今までの説明はPIC18F4550を使って行なってきましたが、PIC18F4550は40pinのICでサイズが大きすぎます。ピン数が多いだけにI/Oポートも十分あるのですが、USBインターフェースとしての用途に限定すれば、そんなに沢山のI/Oは必要ありません。
そこでこれからはPIC18F2550を使って説明をしていくことにしました。

[第58回]

●PIC18F2550

やっとのことでWriteFile()関数についての説明が終わったところで、続いてこれからいよいよReadFile()関数の説明に取りかかる、というところだったのですけれど、お話はまたまた中断して、突如としてPIC18F2550のお話になってしまいます。

なんとも統一性と計画性に欠けるお話の展開で、読者の皆様にはまことに申し訳ないと思うのでありますが、これも全て裏方の事情ですので、曲げてご理解を賜りたいと思います。
裏方の事情といいますのは、私のやっております、といいますか、やらなくてはならない作業の進展状況のことです。

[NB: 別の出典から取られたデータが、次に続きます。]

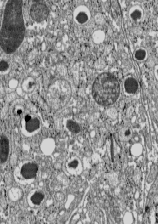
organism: C57BL Mouse
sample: Pancreatic islet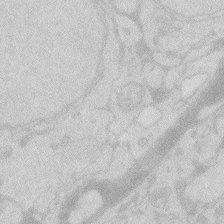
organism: Zebrafish
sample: Macrophage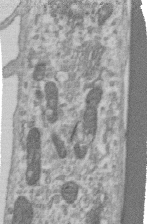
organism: Human
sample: Centriole in RPE cells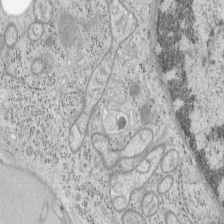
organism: Mouse
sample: OT-I killer T cells with ID8 ovarian cancer cells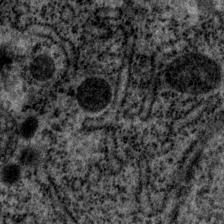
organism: P. pacificus
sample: Pharynx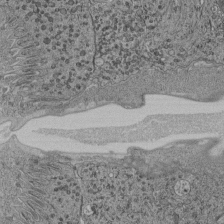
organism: C. elegans
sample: C. elegans pharynx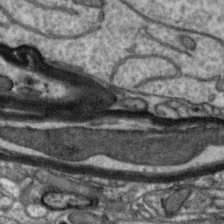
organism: Zebra finch
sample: Brain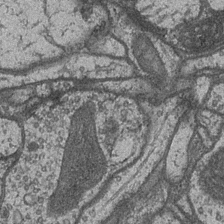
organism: Drosophila
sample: Optic medulla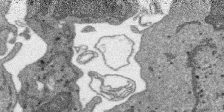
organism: Human
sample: Lung epithelial cells infected with SARS-CoV-2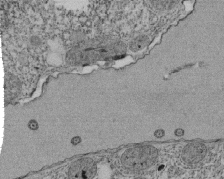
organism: Tetrahymena
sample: Cilia in tetrahymena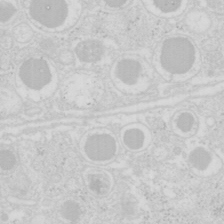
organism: Mouse
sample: Pancreas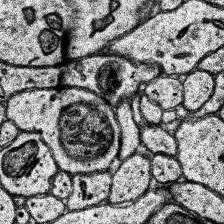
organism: Human
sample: Temporal Lobe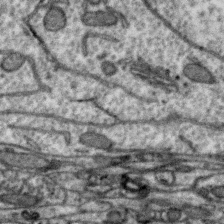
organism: Zebra finch
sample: Brain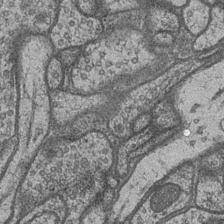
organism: Drosophila
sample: Optic medulla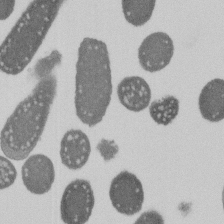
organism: E. coli
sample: Bacterial nucleoid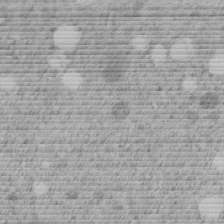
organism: C. elegans
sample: C. elegans embryo early stage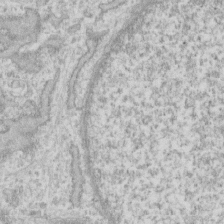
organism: Human
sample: Fibroblast cells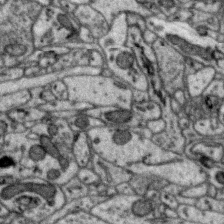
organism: Zebra finch
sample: Brain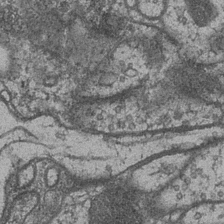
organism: Drosophila
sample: Optic medulla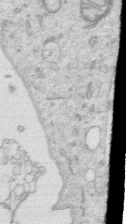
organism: Human
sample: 1205lu cells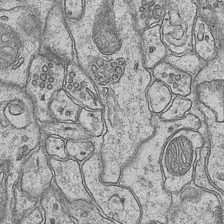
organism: Mouse
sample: CA1 Hippocampus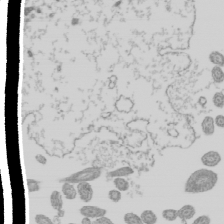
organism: Mouse
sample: Cilia; mouse epididymis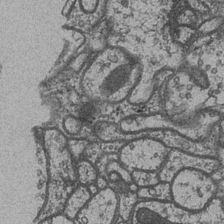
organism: Drosophila
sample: Optic medulla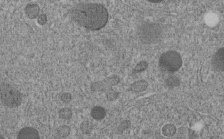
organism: C. elegans
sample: C. elegans embryo early stage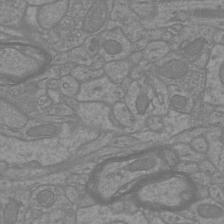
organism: Mouse
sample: Cortical neurons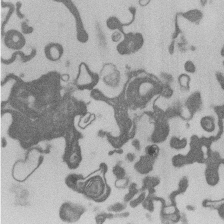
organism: Mouse
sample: Dividing mouse embryo 1 cell stage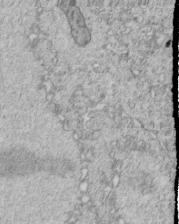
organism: C. elegans
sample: C. elegans embryo early stage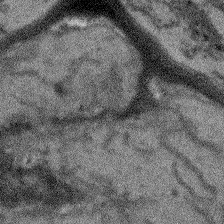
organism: Arabidopsis thaliana
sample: Root tip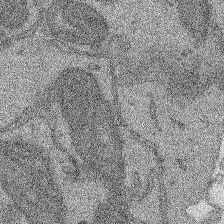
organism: Human
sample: HeLa cells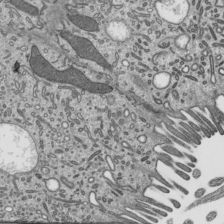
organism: Mouse
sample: Mouse epididymis efferent ductule cilia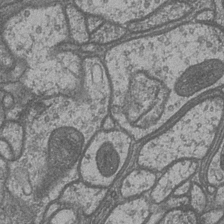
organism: Drosophila
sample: Optic medulla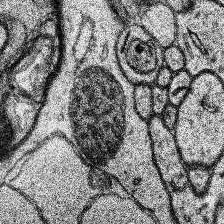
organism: Human
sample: Temporal Lobe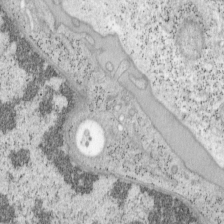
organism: Mouse
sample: OT-I killer T cells with ID8 ovarian cancer cells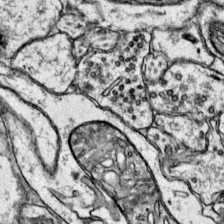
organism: Mouse
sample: Primary visual cortex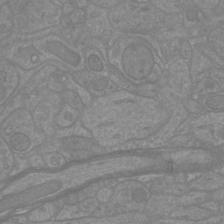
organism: Mouse
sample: Cortical neurons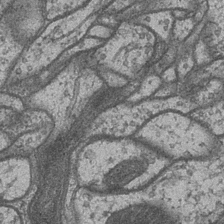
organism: Drosophila
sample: Optic medulla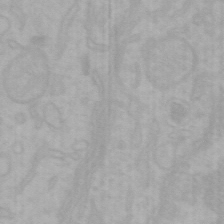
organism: Mouse
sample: Choroid plexus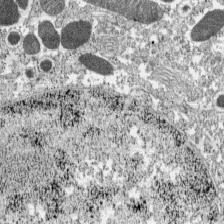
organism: C57BL Mouse
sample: Pancreatic islet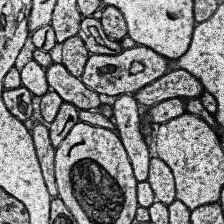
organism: Human
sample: Temporal Lobe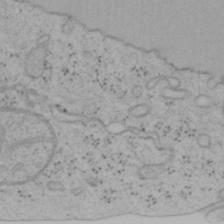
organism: Human
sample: HeLa cells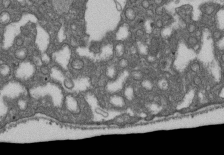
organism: Drosophila
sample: Nephrocyte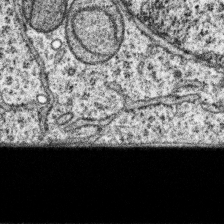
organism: Human
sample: HeLa cells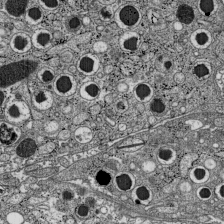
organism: C57BL Mouse
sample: Pancreatic islet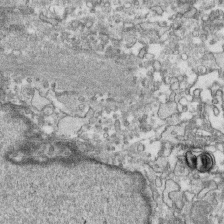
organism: Human
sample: CRL-1474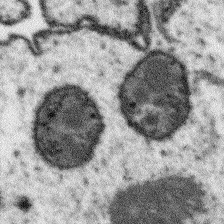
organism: Arabidopsis thaliana
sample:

もとは、もうすでに半年前のことになってしまいますが、昨年秋に、PIC18F4550にはUSBインターフェースの機能が内蔵されている、と知ったことに端を発しております。
ご承知いただいておりますように、MYCPU80キットでは、USBとのインターフェースの部分に、FTDI社のUSB−RS232C変換ICであるFT232RLを使いました。

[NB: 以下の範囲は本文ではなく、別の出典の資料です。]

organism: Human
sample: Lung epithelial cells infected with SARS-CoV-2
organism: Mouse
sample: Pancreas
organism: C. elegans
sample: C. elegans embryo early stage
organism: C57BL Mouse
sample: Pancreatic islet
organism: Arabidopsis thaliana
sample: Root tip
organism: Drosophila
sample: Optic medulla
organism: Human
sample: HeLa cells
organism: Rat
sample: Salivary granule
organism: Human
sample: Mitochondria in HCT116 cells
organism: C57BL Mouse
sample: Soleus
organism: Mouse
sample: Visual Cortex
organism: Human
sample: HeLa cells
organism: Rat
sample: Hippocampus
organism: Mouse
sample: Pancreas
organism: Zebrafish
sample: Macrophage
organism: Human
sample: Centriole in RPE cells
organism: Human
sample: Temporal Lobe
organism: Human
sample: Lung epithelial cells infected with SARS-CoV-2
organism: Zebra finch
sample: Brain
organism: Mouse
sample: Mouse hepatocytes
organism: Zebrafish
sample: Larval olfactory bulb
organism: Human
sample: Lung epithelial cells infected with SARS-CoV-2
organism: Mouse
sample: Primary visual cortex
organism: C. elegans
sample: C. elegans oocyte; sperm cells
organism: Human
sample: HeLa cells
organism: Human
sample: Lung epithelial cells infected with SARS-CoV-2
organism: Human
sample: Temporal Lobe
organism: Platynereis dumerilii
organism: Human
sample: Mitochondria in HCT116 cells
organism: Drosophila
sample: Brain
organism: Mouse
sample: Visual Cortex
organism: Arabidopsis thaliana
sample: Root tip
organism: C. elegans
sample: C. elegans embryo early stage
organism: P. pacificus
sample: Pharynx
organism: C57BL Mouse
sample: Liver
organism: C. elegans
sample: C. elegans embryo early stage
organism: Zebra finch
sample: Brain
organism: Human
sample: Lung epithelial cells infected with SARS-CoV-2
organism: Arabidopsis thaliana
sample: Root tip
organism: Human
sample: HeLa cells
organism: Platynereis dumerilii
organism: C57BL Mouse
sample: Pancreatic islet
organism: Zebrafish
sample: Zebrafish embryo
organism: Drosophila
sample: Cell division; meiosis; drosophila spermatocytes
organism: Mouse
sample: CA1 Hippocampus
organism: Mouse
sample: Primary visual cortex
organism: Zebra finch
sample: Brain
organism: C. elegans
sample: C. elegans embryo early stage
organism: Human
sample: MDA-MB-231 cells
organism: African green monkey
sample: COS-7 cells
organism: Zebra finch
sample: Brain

で、CPU回路とFT232RLとの間は、PIC16F88を使って、RS232C(TTLレベル)での通信をさせていました。
ところが、このFT232RLは普通のICのようにDIPではなくて、フラットパッケージタイプしかありません。

MYCPU80は組立キットとして供給しています。
普通のDIPタイプのICならば、そこそこハンダ付けの経験がある方でしたら、特に難しいものではありませんし、どうしても心配でしたら、ICソケットを使うことも可能です。
しかしピン間わずか0.65mmのフラットパッケージのハンダ付けは、組立キットとしては、ちょいとハードルが高くなってしまいます。
仕方がありませんから、窮余の策として、FT232RLの回路部分だけ小さな別基板を作って、そこのみは完成品として供給することにいたしました。

そのような現状から致しますと、そのFT232RLが無くてもよい、直接PICがUSBでデータのやり取りが出来てしまう、というのは、これはもう、願ってもないことで、それを知ったときは、思わず、おおおおっ、と声をあげてしまいそうになったくらいです。

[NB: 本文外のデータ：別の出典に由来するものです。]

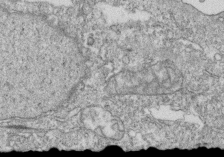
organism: Human
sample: HeLa cell HIV synapse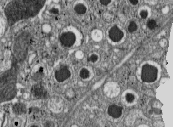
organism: C57BL Mouse
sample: Pancreatic islet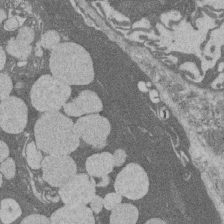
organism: Rat
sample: Salivary granule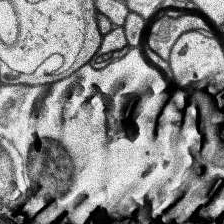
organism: Human
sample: Temporal Lobe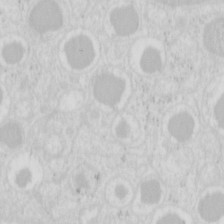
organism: Mouse
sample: Pancreas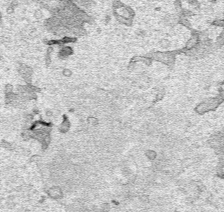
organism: Human
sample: Mitochondria in HCT116 cells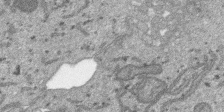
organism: Human
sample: Lung epithelial cells infected with SARS-CoV-2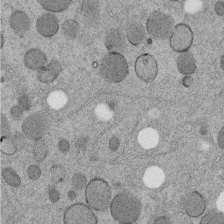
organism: C. elegans
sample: C. elegans embryo early stage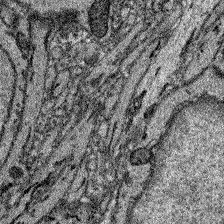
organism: Zebrafish
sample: Larval olfactory bulb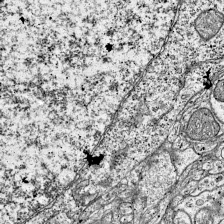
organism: Mouse
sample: Visual Cortex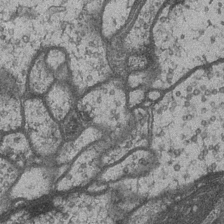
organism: Drosophila
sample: Optic medulla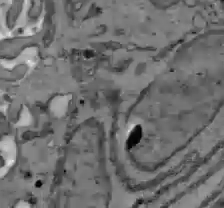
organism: C57BL Mouse
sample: Liver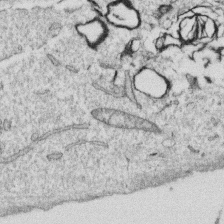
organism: Human
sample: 1205lu cells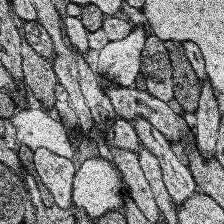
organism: Human
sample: Temporal Lobe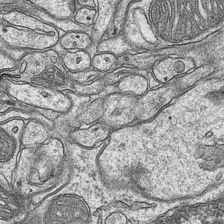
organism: Mouse
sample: CA1 Hippocampus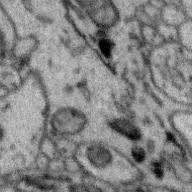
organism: Zebra finch
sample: Brain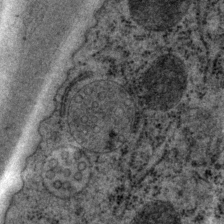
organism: P. pacificus
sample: Pharynx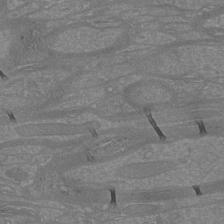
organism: Mouse
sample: Cortical neurons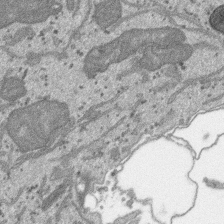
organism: Human
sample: Lung epithelial cells infected with SARS-CoV-2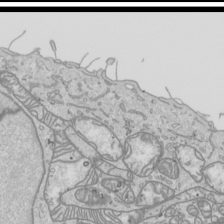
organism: Human
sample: Mitochondria in HCT116 cells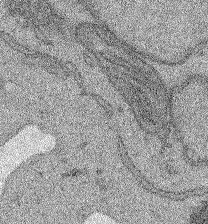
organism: Human
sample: HeLa cells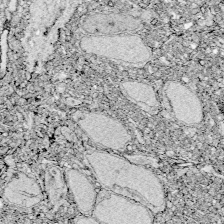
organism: Zebrafish
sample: Whole-Brain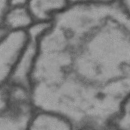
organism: Drosophila
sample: Brain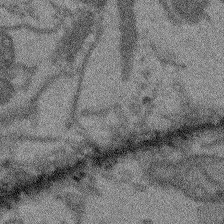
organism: Arabidopsis thaliana
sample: Root tip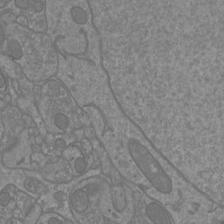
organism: Mouse
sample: Cortical neurons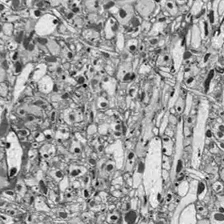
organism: Drosophila
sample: Optic lobe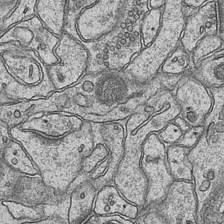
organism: Mouse
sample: CA1 Hippocampus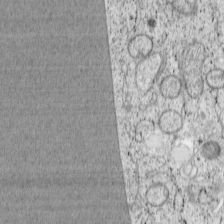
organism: African green monkey
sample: COS-7 cells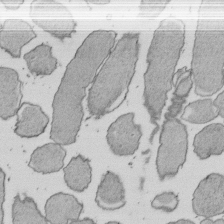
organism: E. coli
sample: Bacterial nucleoid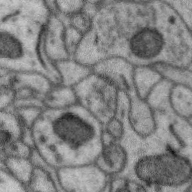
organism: Zebra finch
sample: Brain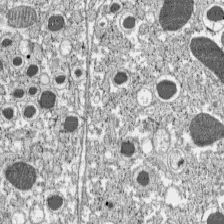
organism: C57BL Mouse
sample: Pancreatic islet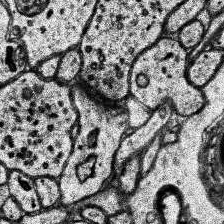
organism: Human
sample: Temporal Lobe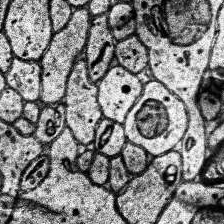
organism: Human
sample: Temporal Lobe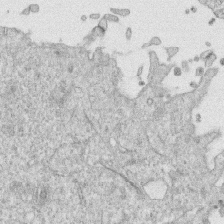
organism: Human
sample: HeLa cell HIV synapse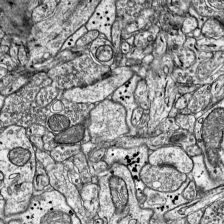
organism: Mouse
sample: Visual Cortex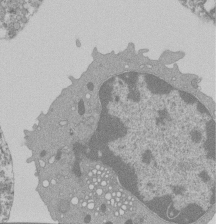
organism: Mouse
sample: Activated Pmel transgenic CD8+ T Cells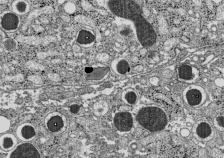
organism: C57BL Mouse
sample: Pancreatic islet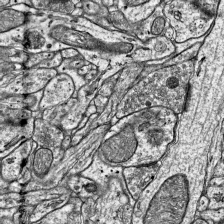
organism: Mouse
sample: Visual Cortex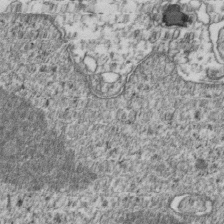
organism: Human
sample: Activated Jurkat CD4+ T cells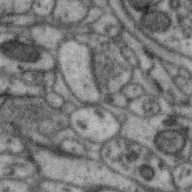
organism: Zebra finch
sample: Brain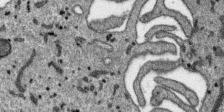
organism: Human
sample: Lung epithelial cells, uninfected (mock) control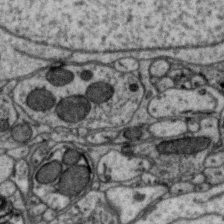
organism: Zebra finch
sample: Brain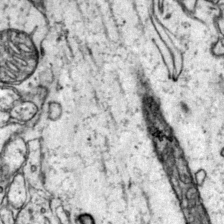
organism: Mouse
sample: Primary visual cortex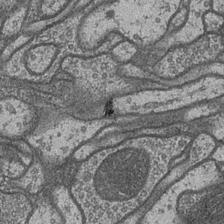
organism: Drosophila
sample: Optic medulla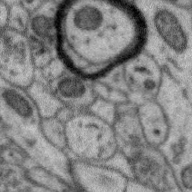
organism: Zebra finch
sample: Brain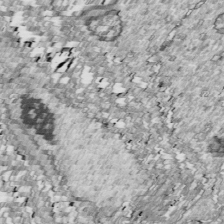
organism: Drosophila
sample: Cell division; meiosis; drosophila spermatocytes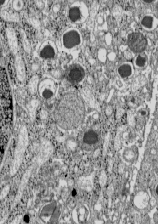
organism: C57BL Mouse
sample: Pancreatic islet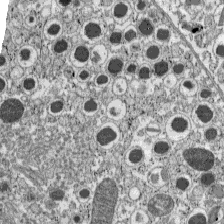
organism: C57BL Mouse
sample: Pancreatic islet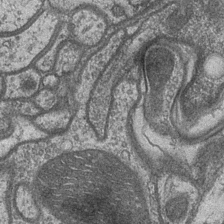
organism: Drosophila
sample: Optic medulla

なにしろPICのことですから、私は最初は、PIC内蔵のUSART(RS232Cコントローラ)と同じような機能のものだろう、と浅はかにも早合点してしまいました。

PIC内蔵のUSARTコントローラは扱いが簡単で、最初に必要な初期設定さえ済ませておけば、あとはほとんど、送信用バッファにデータを書き込むだけ、あるいは受信バッファからデータを読み出すだけ、といってもよいほどシンプルにできています。
USBもそれと同じていどのものだろう、と思ったのでしたが。

それは、とんでもない思い違いでありました。
かくて長い長い泥沼の日々が続いたのでありましたが、それもようやく今年の2月になって、やっと長いトンネルから抜け出すことができました。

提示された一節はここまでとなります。